The 60,000 square-foot building was constructed in 1929 in order to house the College of Education. Professors John Rankin McLure and Ralph Cowart worked closely with architects Warren, Knight & Davis to design the building. The classically-styled facade, facing into the corner, is dressed with 6 full-height Ionic columns supporting a rectangular attic. At McLure's suggestion, a quotation from the 1787 "Northwest Ordinance" was inscribed on the attic panel: "Religion, morality, and knowledge being necessary to good government and the happiness of mankind, schools and the means of education shall forever be encouraged."

The ground-level entrance breaks the pedestal base of the projecting portico. Rectangular pilasters carry the continuous entablature and divide the south and east facades into tall bays. The windows are capped by flat brick arches with projecting limestone keystones. Ground was broken in 1928. The project included an underground tunnel connecting the new building to the adjacent McLure Library, completed three years earlier.

The education building, dedicated on June 21, 1929 was originally named in honor of then-Governor Bibb Graves, who during his first term more than doubled the state's education budget to $25 million, and added a Division of Negro Education to oversee the operation of schools for Black students.

The north ell of the building was extended in 1939 with a square wing containing an auditorium. A major interior renovation was completed by Golden Construction in 2007.

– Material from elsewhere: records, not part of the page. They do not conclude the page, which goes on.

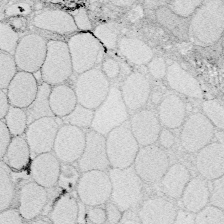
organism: Zebrafish
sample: Whole-Brain
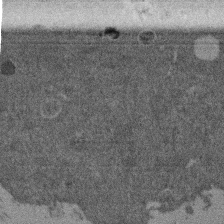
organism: Mouse
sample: Dividing mouse embryo 1 cell stage
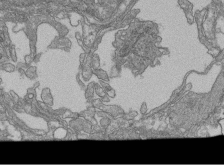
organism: Human
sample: Retinal organoid Rod and Cone cells
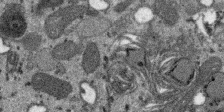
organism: Human
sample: Lung epithelial cells infected with SARS-CoV-2
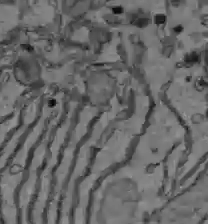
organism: C57BL Mouse
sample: Liver
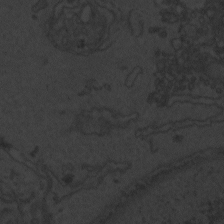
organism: Zebrafish
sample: Macrophage infected with Toxoplasma gondii
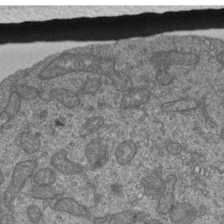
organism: Human
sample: Retinal organoid Rod and Cone cells
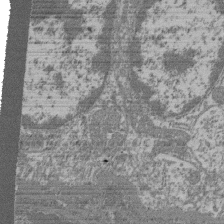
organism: Mouse
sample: Glomerulus
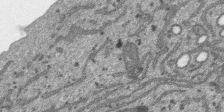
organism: Human
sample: Lung epithelial cells infected with SARS-CoV-2
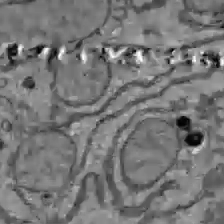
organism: C57BL Mouse
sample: Liver
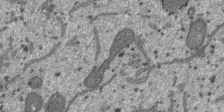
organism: Human
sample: Lung epithelial cells infected with SARS-CoV-2
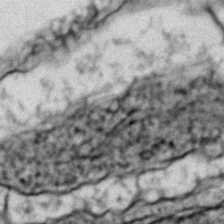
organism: Zebrafish
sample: Zebrafish embryo
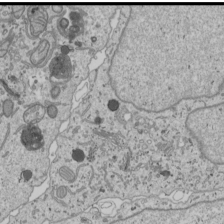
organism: Human
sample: Mitochondria in U2OS cells
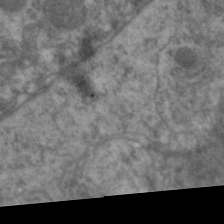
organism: C. elegans
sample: Pharynx
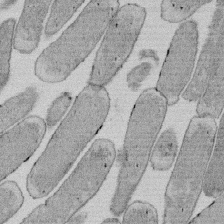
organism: E. coli
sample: Bacterial nucleoid
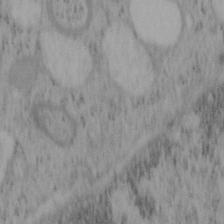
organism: Mouse
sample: OT-I killer T cells with ID8 ovarian cancer cells
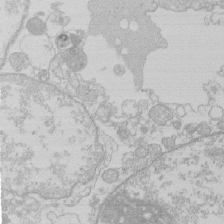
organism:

On February 3, 2022 the University of Alabama Board of Trustees approved a recommendation from a committee to rename the building Lucy-Graves Hall, adding the name of Autherine Lucy Foster, whose admittance into the College of Education marked the official desegregation of the University in 1956. The decision was announced on the 66th anniversary of her enrollment.

Shortly after Lucy started classes, white students rioted across the campus and she was forced to shelter in the tunnel connecting the education building and library. On her third day of classes Lucy was suspended on the grounds that the school could not provide a safe environment, and she was later formally expelled for allegedly slandering the University. Her expulsion was overturned in 1988 and she returned to complete her master's degree in elementary education in 1992. The university added a historical marker outside the building honoring her in 2017. She was awarded an honorary doctorate two years later.

The choice to pair Lucy's name with Graves' prompted an immediate backlash. John England Jr, a former trustee who chaired the committee on names, admitted that it had been difficult to weigh the merits of Graves' record as a supporter of education with his former position as a leader of the Montgomery Ku Klux Klan. He said that Foster's family had been consulted during the process. The Crimson White criticized the move as, "a cowardly compromise that presents the illusion of forward momentum while clinging to a racist past." During a special meeting on February 11, the Trustees changed their decision and voted unanimously to re-name the building "Autherine Lucy Hall".